Feelinadequate23 · 06/01/2025 18:53

completely disagree with most PP! Yes, ideally the chat would have been earlier but that doesn't mean it's no use now, given the daughter has only just got her first boyfriend. Not everyone DTD before 18!

OP I would have a casual chat with her and let her know that there are a number of options available, including the pill, coil, etc. pros and cons of each. Let her know she can talk to you at any time. Entirely up to you whether you share your personal information - I would only do so if she seems dismissive of the idea of being safe in general.

Good luck!

Buffs · 06/01/2025 19:13

I don’t imagine she needs a talk about contraception at 22. She will have worked it out by now.

Dontlletmedownbruce · 06/01/2025 19:20

I'm sure she knows all about contraception but maybe have a chat with her about her relationship and open the lines of communication that way. If she is opening up a bit ask her if she is being really careful and if she needs any advice on this. It might be nice for her to have her Mum supporting the relationship.

This reminds me of my Mum. I was 22 and my cousin got pregnant. My mum was absolutely dumbfounded this could happen, she rang me and asked me if I was careful and is said yes, end of discussion. I had a BF of 3 years at that point and a good few exs. That was in 2000s!

Houseshmouse · 06/01/2025 19:27

YABVU to have 'the talk' with a grown adult. This has to be a joke?!

laraitopbanana · 06/01/2025 19:35

Better now than never.

Don’t be cool. Be clear and helpful such as : BRING the contraception to her. BRING her to the pharmacist so that she can have what she needs and allow prescription to not come by home.

Sillyname63 · 06/01/2025 19:38

I would have definitely had the conversation before uni, but as that hasn't happened I would aim of more towards STI, then obviously you have contraception covered
Say something like it lovely that she is in a new relationship and try and talk about how our feelings in the beginning can overtake our us and how easy it is to " forget" about contraception , also about the morning after pill but that it should only be used in absolute emergency. I would not mention your own pregnancy but perhaps, that even an unplanned pregnancy that ends in a miscarriage leaves a scar that stays with you .
Out curiosity why haven't you spoken about these subjects before uni if not before that.

BruFord · 06/01/2025 19:40

I could be misreading the OP, but I believe that her DD is 18. The OP is the one who got pregnant at 22.

Most parents still offer their adult children guidance and support at 18 as they’ve literally just entered adulthood. So I think it’s fine to mention contraception and suggest that she speaks to her doctor. Leave it at that.

Tdcp · 06/01/2025 19:41

My daughter is 10 and contraception has come up in the puberty talks we've been having. Talking about this at 22 is a little weird.
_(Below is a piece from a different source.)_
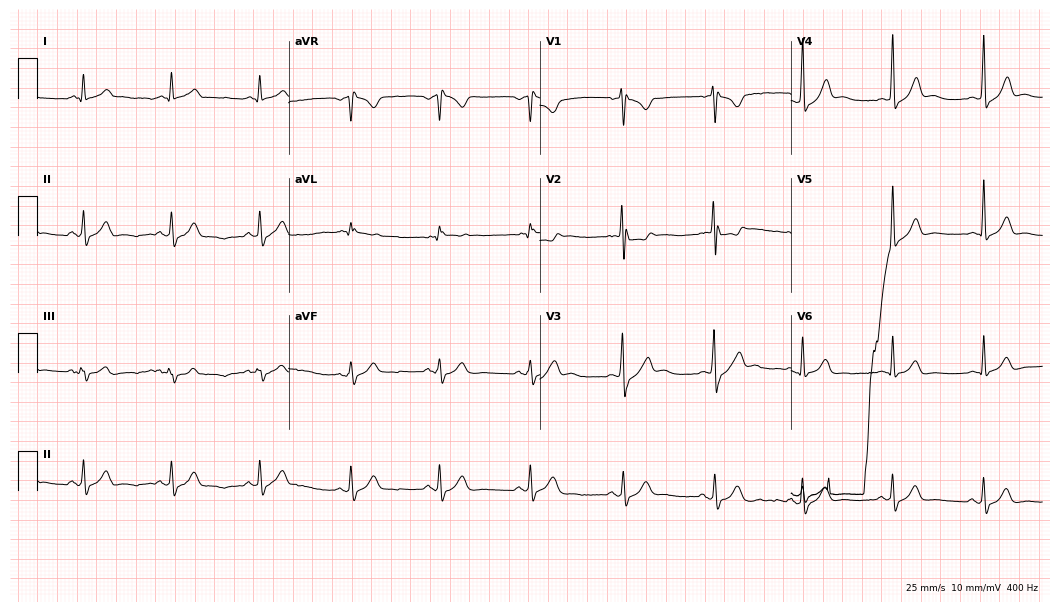
Electrocardiogram, a man, 34 years old. Of the six screened findings (first-degree AV block, right bundle branch block (RBBB), left bundle branch block (LBBB), sinus bradycardia, atrial fibrillation (AF), sinus tachycardia), none is recorded. Only these six findings were labelled.

Titasaducksarse · 06/01/2025 19:46

Errrm bolt and stable door springs to mind

WhatUSeeIsWhatUGet · 06/01/2025 19:48

Hi @Happyface246! Forget about "the talk" or whatever (as if it was a universal rule with a rigid schedule).
I completely understand how overwhelming communication with your daughter/s can be if you had a difficult relationship with your own mother.
I think the only person who knows how much you need to tell her is you: trust in yourself. If you feel like sharing some of your experiences will genuinely be of help to her, then do share them when and where there's opportunity. Likewise, if you sense that some things won't help her or would upset her, then don't share them.
The important thing to remember is: you are not your mother. And also: you know your daughter best, or at least, care genuinely for her. So the best way to aproach this is with honesty, humility (knowing you may be clumsy) and love. Good luck!